Quality is the key to Indian Pharma’s transformation

Quality awareness in pharmaceutical companies is crucial to bring about change in the industry and to correct the bad reputation of Indian pharmaceutical companies worldwide. This, combined with the government’s strong will to change things, will make a difference, says Satyanarayana Chava, Founder and CEO of Laurus Labs.

The Indian pharmaceutical industry has been rocked by allegations of poor manufacturing quality, inadequate monitoring and the supply of contaminated medicines, which has led to deaths in other countries.

Chava, whose company supplies most of its medicines in heavily regulated markets such as the US and Europe, says in an exclusive interview with Moneycontrol that the country’s image is being tarnished by reports of victims of contaminated medicines by some smaller pharmaceutical companies in India.

“In a democracy, nothing will change unless there is political will to do so. Just one company or one individual cannot change it, there should be a political will to change the face of Indian pharmaceutical industry,” he says.

Chava emphasizes equal access to quality medicines for all and says the focus for both government and drug manufacturers should be creating a quality standard for each market.

“In all of our facilities we produce medicines that can be sold anywhere in the world. It’s not like this drug is for one country and this drug is for another region like Japan, USA or Europe. We differentiate regions based on price, not quality. It’s not like we’re selling better quality medicines in the US and planning supplies to other countries with lower standards. That’s the legacy we want to preserve,” he adds.

Improving infrastructure can reduce API dependency

Chava, whose company is a leading supplier of antiretroviral APIs (active pharmaceutical ingredients) for hepatitis C and oncology drugs and intermediates, said the union government needs to invest in industrial parks to reduce dependency on other countries.

“If you go to China, there are thousands of hectares of industrial parks with well-developed roads and infrastructure,” he says, calling on the government to build fully integrated industrial parks.

“Companies will come when we have fully integrated industrial parks. We can become a drug production center,” he adds.

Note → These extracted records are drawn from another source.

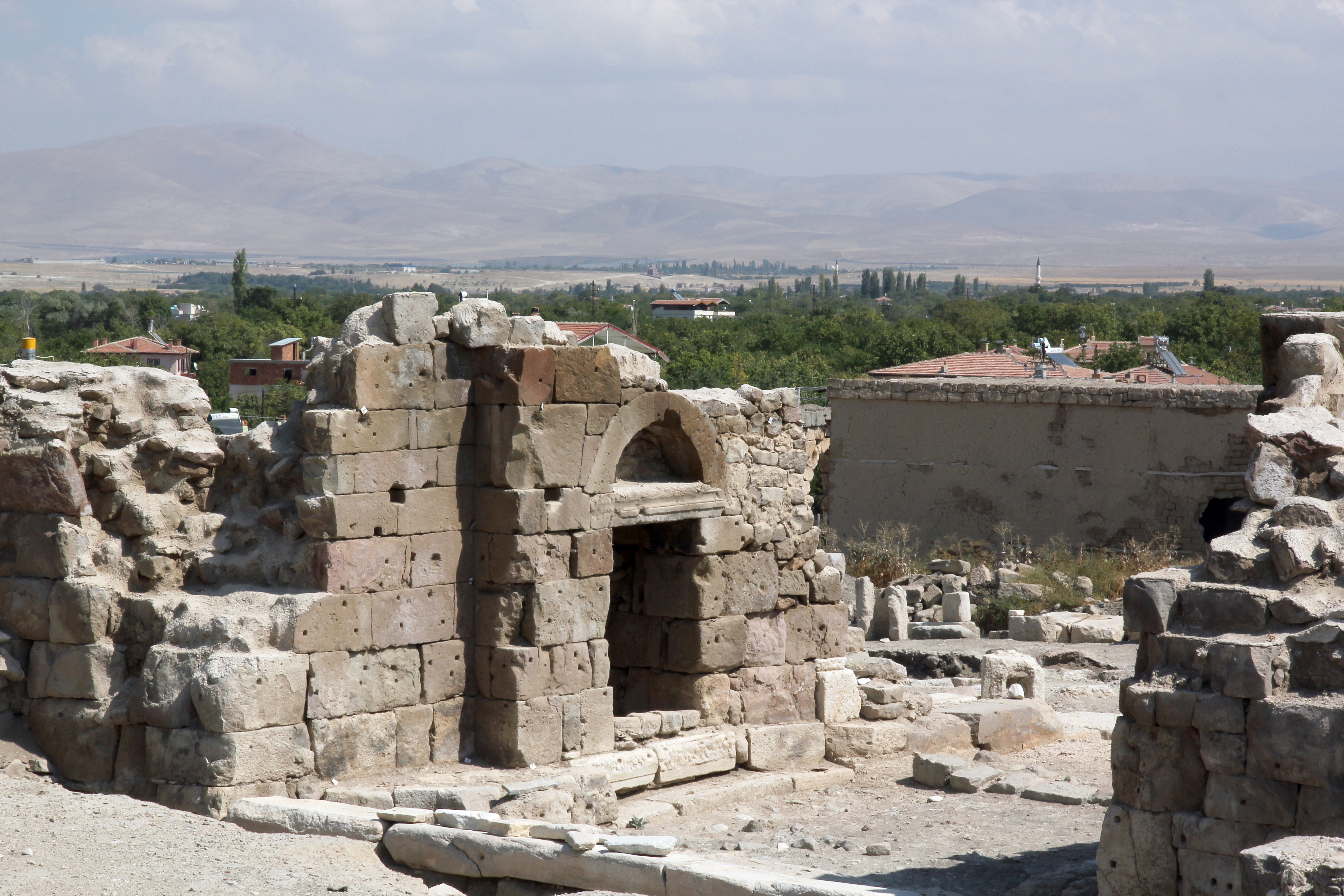 Tyana, römische Ruinen in Kemerhisar, Zentraltürkei
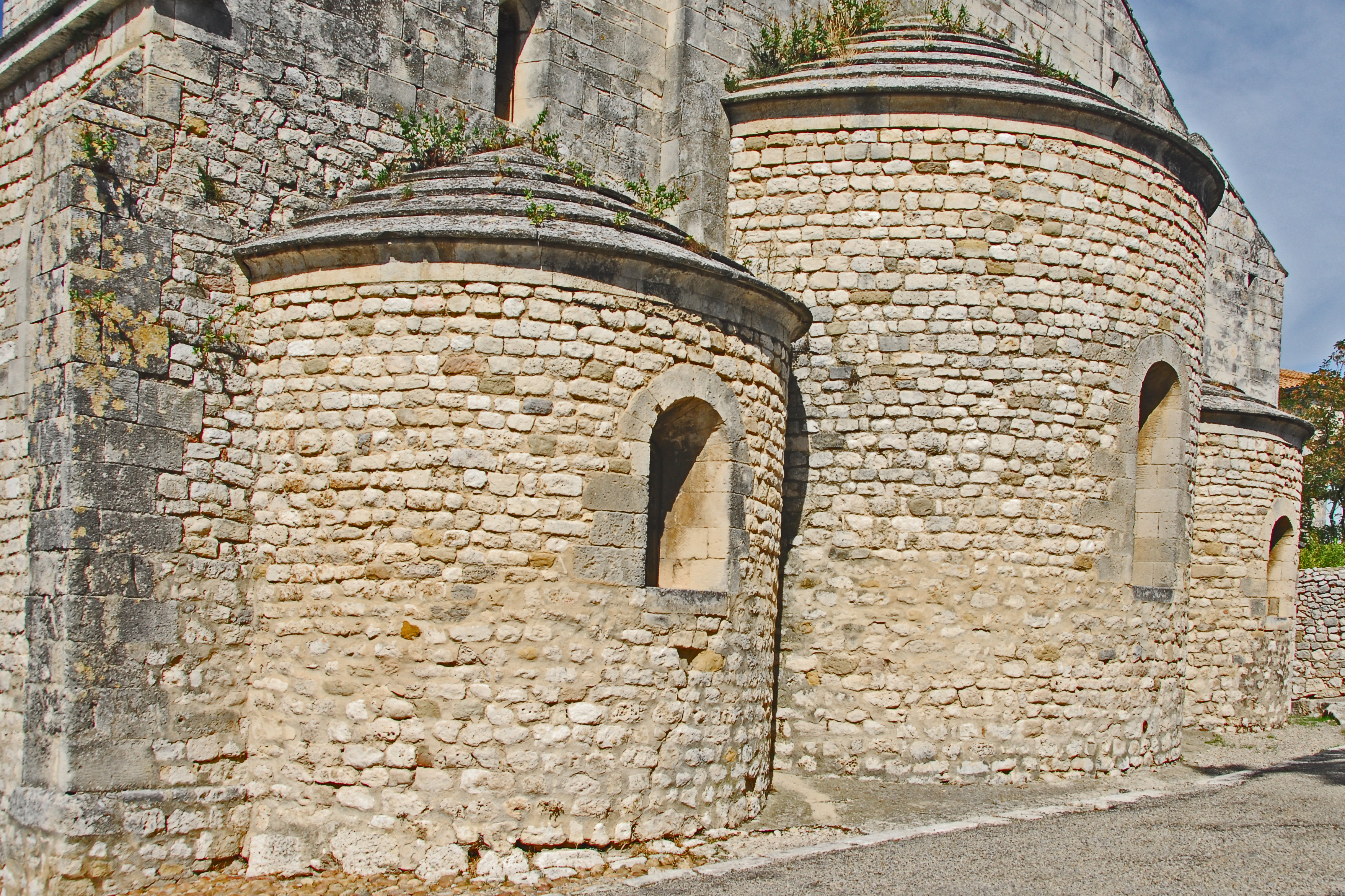 St-Michel de La Garde- Adhémar, Chorhaupt
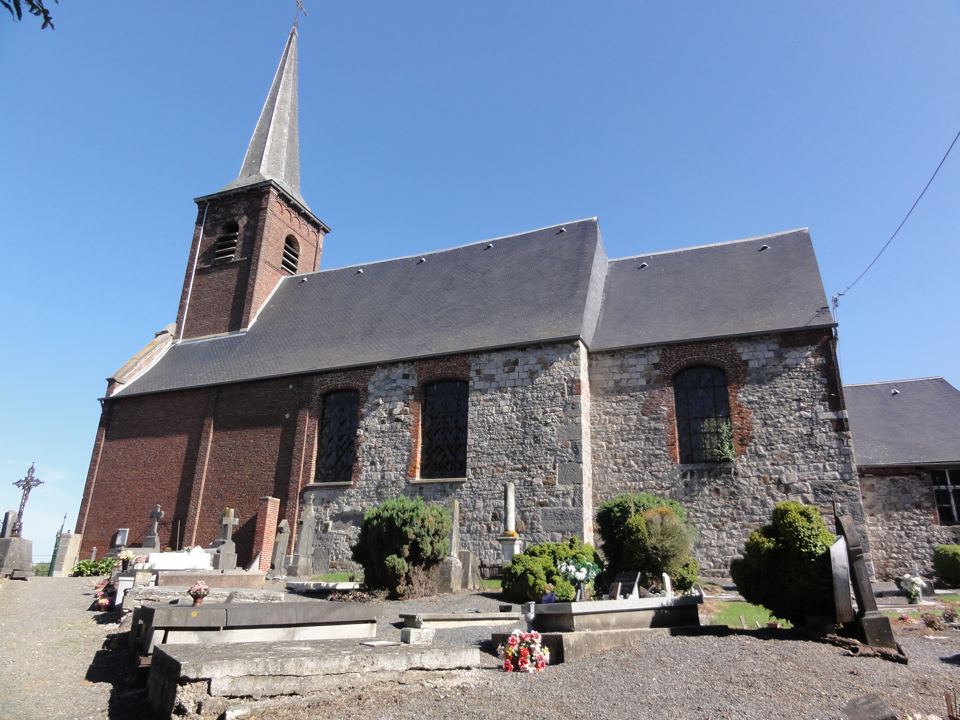 Mecquignies (Nord, Fr) église, vue latérale
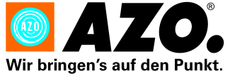 Logo der AZO GmbH + Co. KG
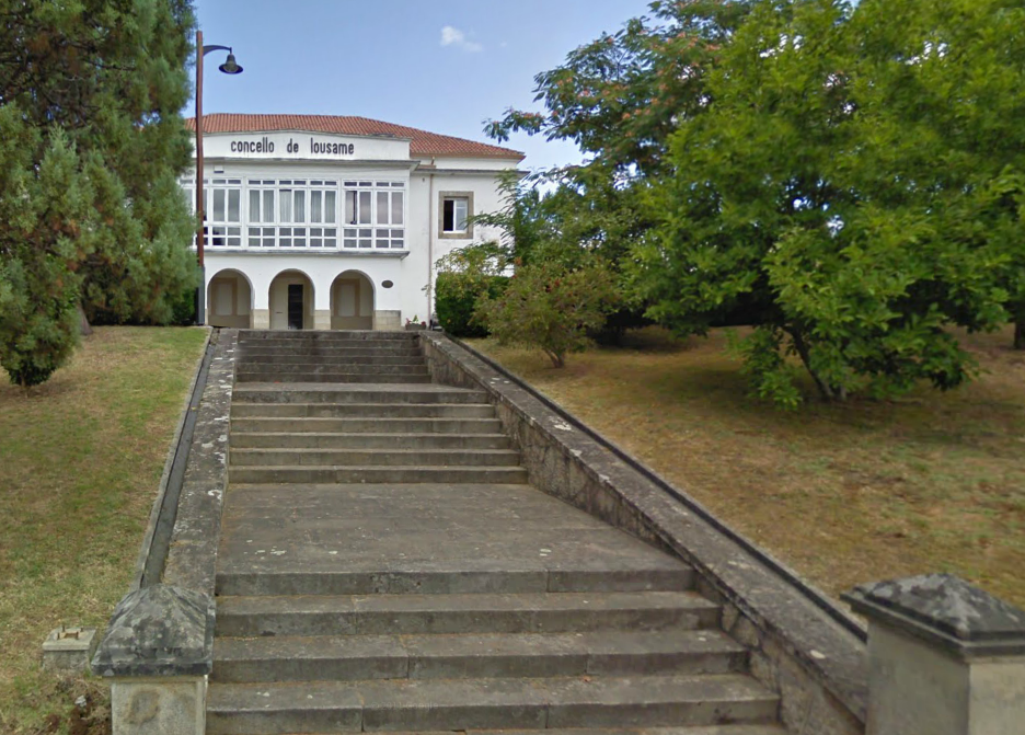 Casa consistorial de Lousame, no lugar de Portobravo
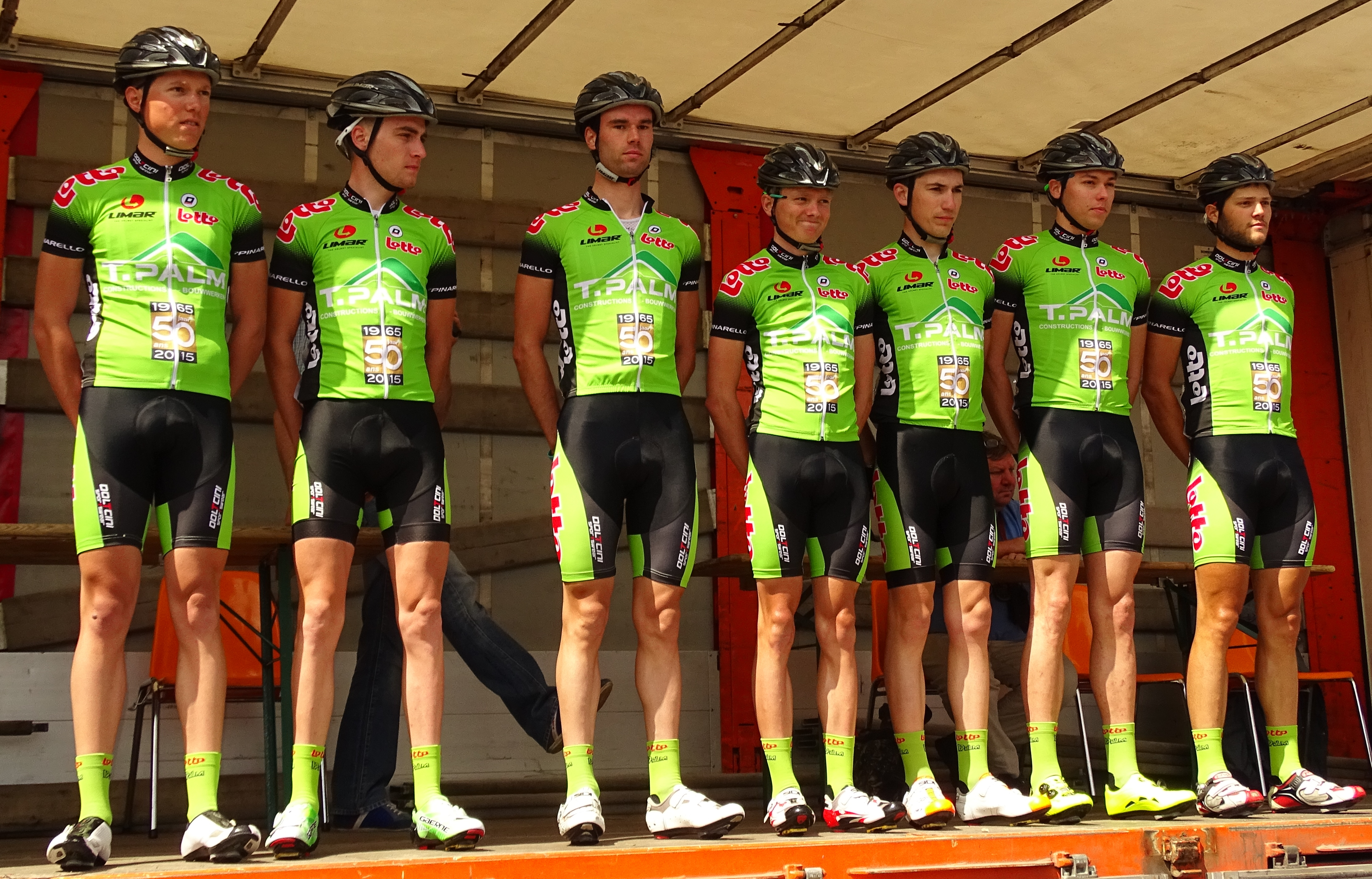 Reportage réalisé le dimanche 7 juin à l'occasion du départ du Mémorial Philippe Van Coningsloo 2015 à Wavre, Belgique.

Commenting on the role of the Production Linked Incentive (PLI) program, Chava says: “The PLI is a good initiative, but you have to see how many production sites for APIs have been set up since the PLI was announced; Large pharmaceutical companies build huge plants with six to seven active ingredients. Incentives will support the industry to some extent, but what is needed are large industrial parks.”

Again, he differentiates between APIs for generics and innovators.

“The value is in providing APIs for innovators, as APIs for generics are heavily price-driven,” he says.

Investing in novel therapies for the future

Chavas Laurus Labs, which has evolved from a single product company to a fully integrated API and formulation company to a biotechnology company, has now turned its attention to novel, emerging cell and gene therapies. The core idea behind investing in cell and gene therapy was to push the company into new areas of healthcare, he says.

The Company recently signed a Memorandum of Agreement (MoA) with IIT-Kanpur (IIT-K) to in-license certain gene therapy assets.

“We have decided to invest up to 10 percent of our profits in disruptive technologies. We invested around 100 crore. If we succeed, we create an example. This is not a generic method; “IIT Bombay (ImmunoACT) has developed a new plan for CART therapy, this is cutting-edge research,” he adds. Laurus Labs owns 100 percent of the gene therapy assets, while the company has a nearly 40 percent interest in the cell therapy contract with ImmunoACT.